Energy-saving ultrapure water circulating heating system
By employing a design that combines concave and convex meshing plates in the water circulation heating system, along with the heating device and reflux pipe, a closed-loop system is formed, solving the problem of heat leakage and enabling the recycling of ultrapure water and efficient energy utilization.
Patent Information
- Authority / Receiving Office
- CN · China
- Patent Type
- Utility models(China)
- Current Assignee / Owner
- YUCHUANG ELECTROMECHANICAL TECH (SUZHOU) CO LTD
- Filing Date
- 2025-08-14
- Publication Date
- 2026-07-07
AI Technical Summary
Existing water circulation heating systems are prone to heat leakage during heating, resulting in low energy efficiency and a lack of circulation.
The design employs a combination of concave and convex meshing plates, along with a heating device, water pump, and reflux pipe, to form a closed-loop circulation system.
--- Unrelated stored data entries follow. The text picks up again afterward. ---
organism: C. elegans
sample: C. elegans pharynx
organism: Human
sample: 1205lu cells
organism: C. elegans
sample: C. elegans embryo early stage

Heat is retained through a heat spreader and oven, reducing heat leakage and enabling the recycling of ultrapure water.
It effectively reduces heat leakage, improves energy utilization, and achieves the recycling of ultrapure water and efficient conservation of resources.
Smart Images

Figure CN224470425U_ABST
Abstract
Description
Technical Field
[0001] This utility model relates to the field of water circulation heating technology, and more specifically, to an energy-saving ultrapure water circulation heating system. Background Technology
[0002] A water circulation heating system is a device that achieves efficient heat transfer by circulating and heating a liquid through closed pipes. This system features high thermal efficiency, precise temperature control, and uniform heat distribution, and is widely used in building heating, industrial production, and laboratories. It is particularly suitable for applications requiring stable and precise heating, such as semiconductor manufacturing, pharmaceutical production, and precision experiments.
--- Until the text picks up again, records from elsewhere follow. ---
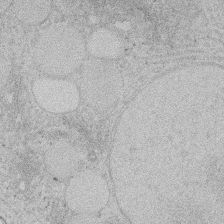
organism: Rat
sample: Salivary granule
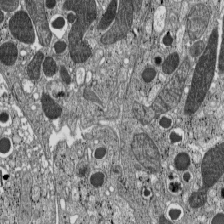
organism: C57BL Mouse
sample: Pancreatic islet
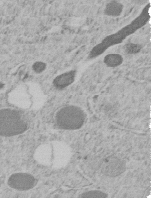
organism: C. elegans
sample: C. elegans embryo early stage
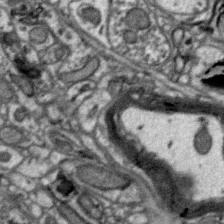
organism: Zebra finch
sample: Brain
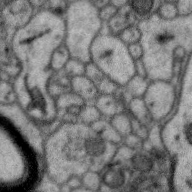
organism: Zebra finch
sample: Brain
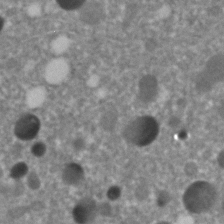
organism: C. elegans
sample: C. elegans embryo
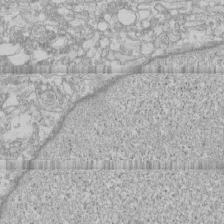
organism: Human
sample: CRL-1474
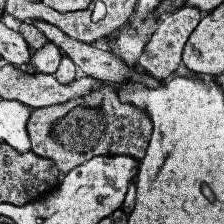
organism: Human
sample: Temporal Lobe
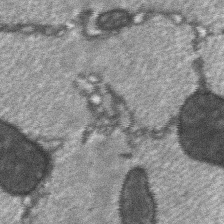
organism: C57BL Mouse
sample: Soleus
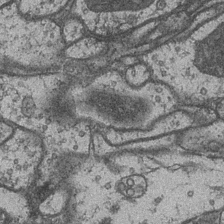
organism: Drosophila
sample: Optic medulla
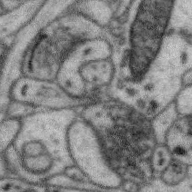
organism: Zebra finch
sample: Brain
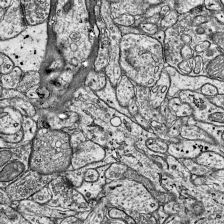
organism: Mouse
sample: Visual Cortex
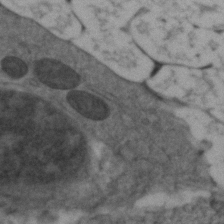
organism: Zebrafish
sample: Zebrafish embryo
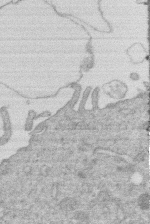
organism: Human
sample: Macrophage cells
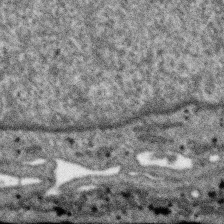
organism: Human
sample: Lung epithelial cells infected with SARS-CoV-2
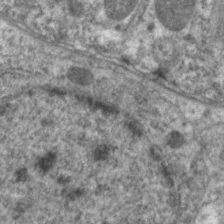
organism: C. elegans
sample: Pharynx
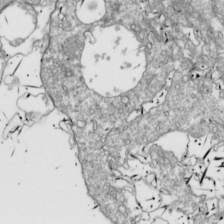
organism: Drosophila
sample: Cell division; meiosis; drosophila spermatocytes

[0003] Existing publication number CN106288323A discloses a high-efficiency water circulation heating system, including a hot water tank, a cold water tank, and a heating element. The hot water tank and cold water tank are spaced apart. The left end of the heating element is connected to the hot water tank, and the right end is connected to the cold water tank. The hot water tank, cold water tank, and heating element are interconnected. The heating element is inclined, and the horizontal plane at the left end of the heating element is higher than the horizontal plane at the right end. This high-efficiency water circulation heating system can achieve water circulation heating, ensuring that the hot water (higher temperature) is always in the hot water tank and the cold water (lower temperature) is always in the cold water tank. This not only ensures a stable water temperature in the hot water tank but also has high heating efficiency and low energy consumption, meeting the requirements of energy conservation and emission reduction. The inventors discovered the following problems with the existing technology during the development of this utility model:
[0004] Existing water circulation heating systems suffer from low energy efficiency because the internal space is not tightly sealed and traditional heating methods result in significant heat loss, leading to easy heat leakage to the outside. The lack of a circulation system further exacerbates the problem.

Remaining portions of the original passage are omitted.